The Worthington marker's latest travel would be part of a church conservation project to move five gravestones in the yard. The family says that the marker should be with the remains.

Church officials say that if it is shown that Worthington's remains are under the stone, they will reconsider their plans.

Family members will have the chance to make their case tonight at an Annapolis Historic Preservation Commission hearing.

The markers being considered for the move date from about 1700, many so faded the writing is nearly impossible to make out, and they rest flat on the ground along the eve line on the south side of St. Anne's Church, the oldest church in the city. Water runs off the roof and splashes them regularly, eating away at the limestone and marble.

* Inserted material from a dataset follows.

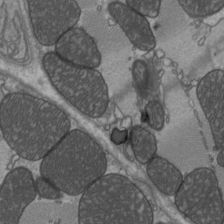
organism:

Some are cracked, a result of their age, lawn mowers and foot traffic.

"We do want to try to preserve these," said Bill Wilbert, who is in charge of the church's facilities. "It's historic, and you want to be good stewards of it."

St. Anne's Church decided last year to move the markers to more prominent locations on the north side of the church, and to raise them with concrete platforms about 2 1/2 inches off the ground and tilt them to save them from further pedestrian and water damage. Some have been badly repaired in the past, though Wilbert said church officials don't know who made the changes.

Of the 14 markers around the church now, these five are in the worst condition, Wilbert said.

"They're some of the older ones," he said. "They're up against the building, and not the best location. People have decided that's a great location to park their strollers."

Most of the markers were moved to the site from the original burial locations, he said. Of the five, only Amos Garrett, first mayor of Annapolis, may have been originally buried at St. Anne's, but the church is fairly certain he is not buried under his marker, because it is so close to the building.

Nobody has been buried in the churchyard - at least not initially - since 1783, Wilbert said. Most have been moved to St. Anne's cemetery around College Creek.

Addison Worthington and his cousin Thomas have photographs and an account from a late friend, a member of the Brice family who owned the land when John Worthington's marker was moved in 1929, to support their claims. His friend saw the bones being removed from the original grave and accompanied the stone and remains as they were brought to St. Anne's, Thomas Worthington said.

The church was unaware of this, said August Deimel, communications director for the church.

"It seems to be at least plausible that that's the case," he said. "We're taking his concerns seriously, but we're still investigating."

The church will do its best to figure out whether there are remains under the marker without actually digging, he said. If it turns out there are, the church will have to re-evaluate its plan.

In addition to Worthington's marker, the others are for Nicholas Gassaway, Maj. Gen. John Hammond, Henry Ridgley and Garrett, one of the richest men in Maryland at the time.

"These are the folks who kind of set up the system," said a local historian, Jane McWilliams.

Gassaway was one of the earliest people to arrive in Anne Arundel County, coming as a teenage indentured servant or apprentice and growing into a major force in Maryland society.

Hammond, a merchant active in trans-Atlantic trade as well as a legislator and a justice, was related to Worthington by marriage. Ridgley was an area politician.

Worthington was a tobacco planter and a merchant who owned a great deal of land, mostly in Anne Arundel County. He served in the lower house of the state legislature for many years. The majority of his descendants never left the area.

Those descendants would like to see Captain John, as they call him, undisturbed. But the most important thing is not the markers or remains, but John Worthington, the person, Addison Worthington said.

"When someone dies, remember them for what they did," he said.